**Supplied data**
==================================================

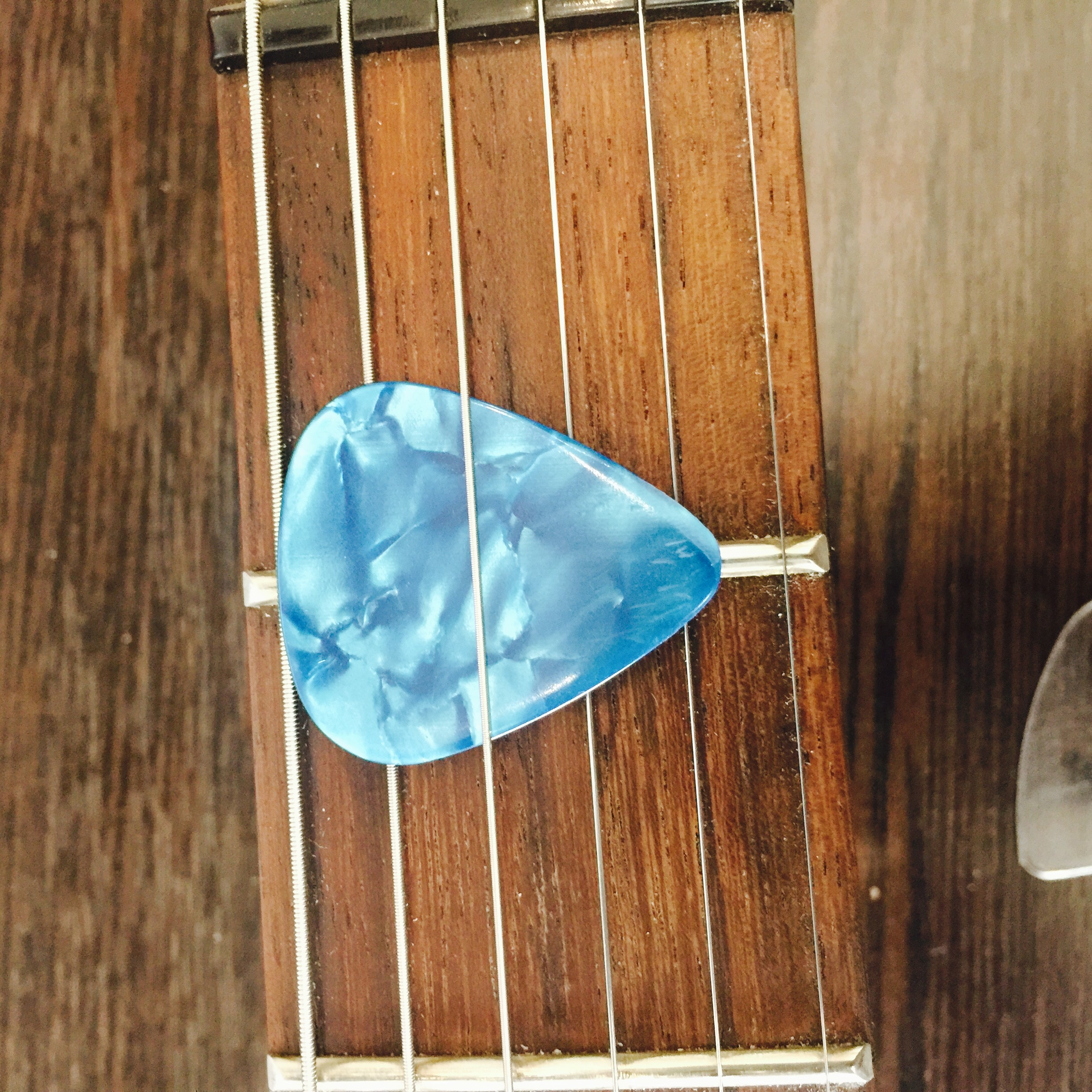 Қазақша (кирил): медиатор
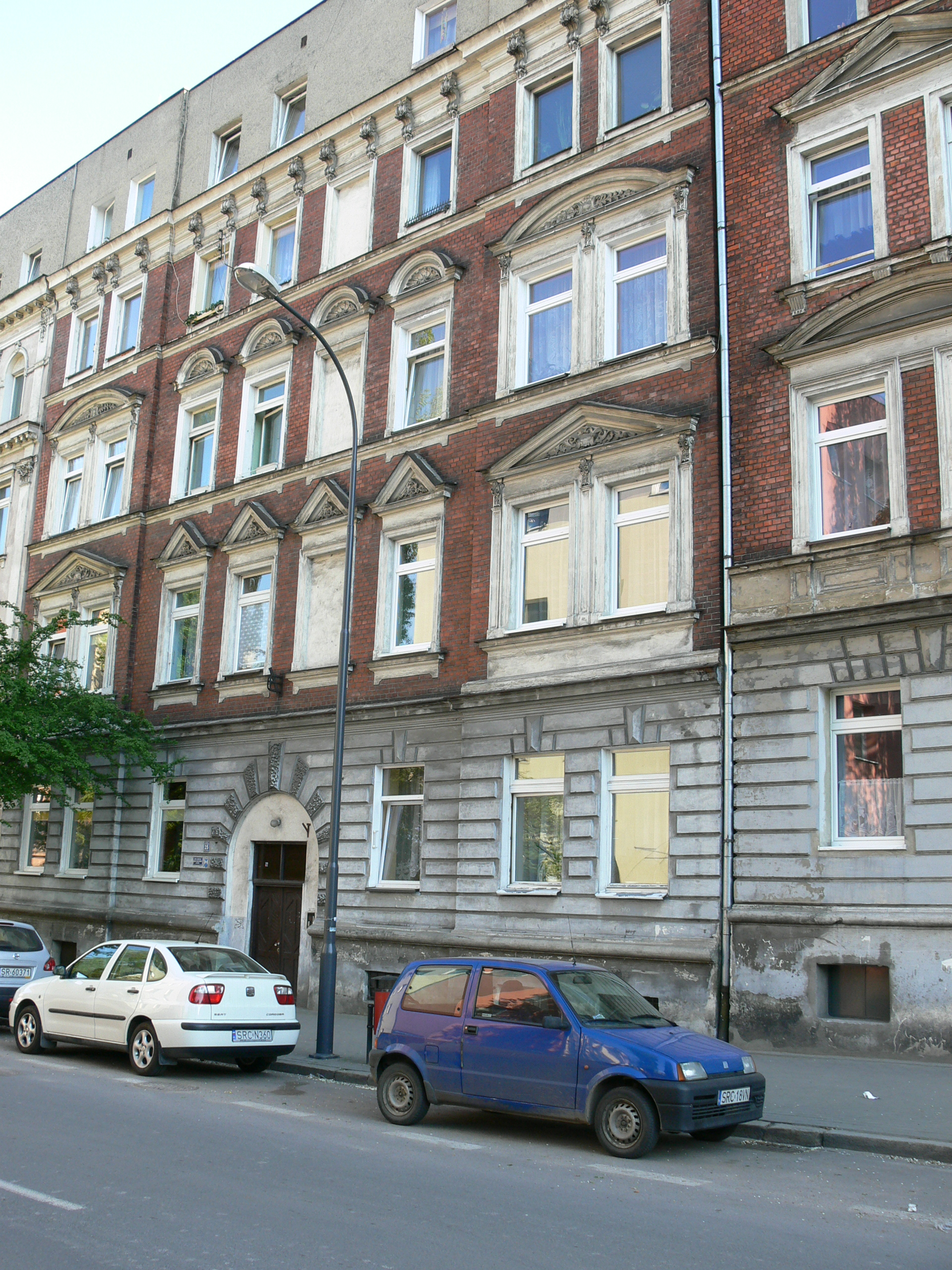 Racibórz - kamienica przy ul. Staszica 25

==================================================

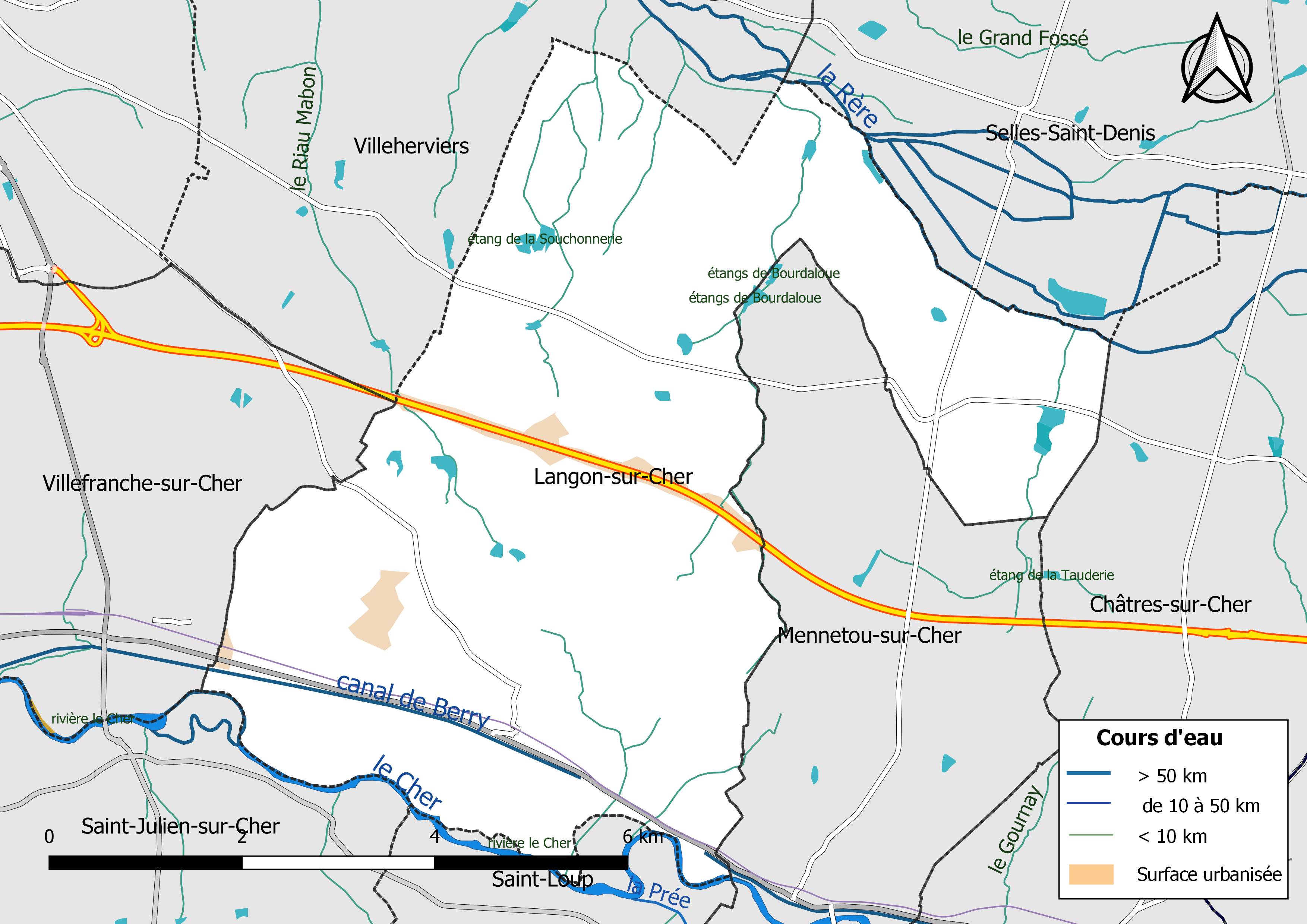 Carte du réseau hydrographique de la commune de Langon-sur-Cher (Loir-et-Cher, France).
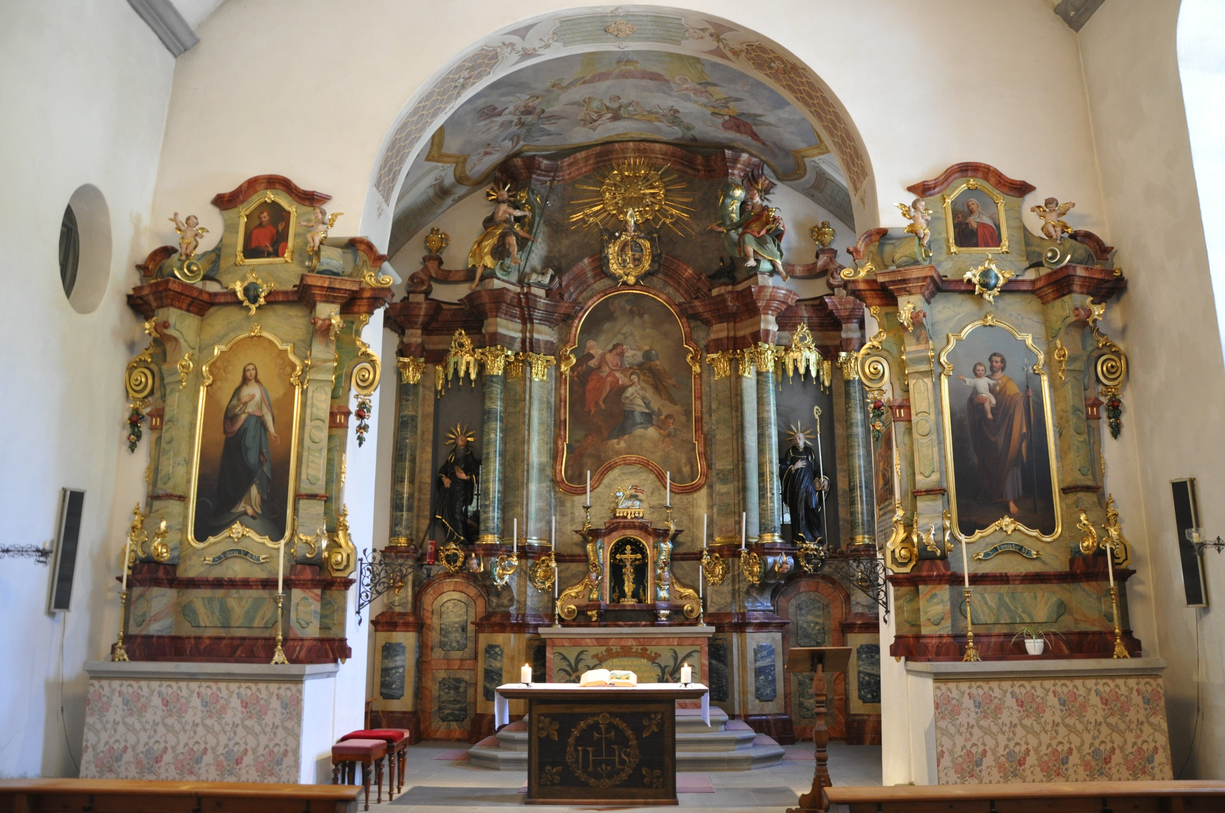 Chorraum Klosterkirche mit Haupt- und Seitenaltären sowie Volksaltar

==================================================

Starting at the line above that holds "Қазақша (кирил): медиатор", return each line up to and including the one that holds "Racibórz - kamienica przy ul. Staszica 25", exactly as written, minus any pictures.

 Қазақша (кирил): медиатор
 Racibórz - kamienica przy ul. Staszica 25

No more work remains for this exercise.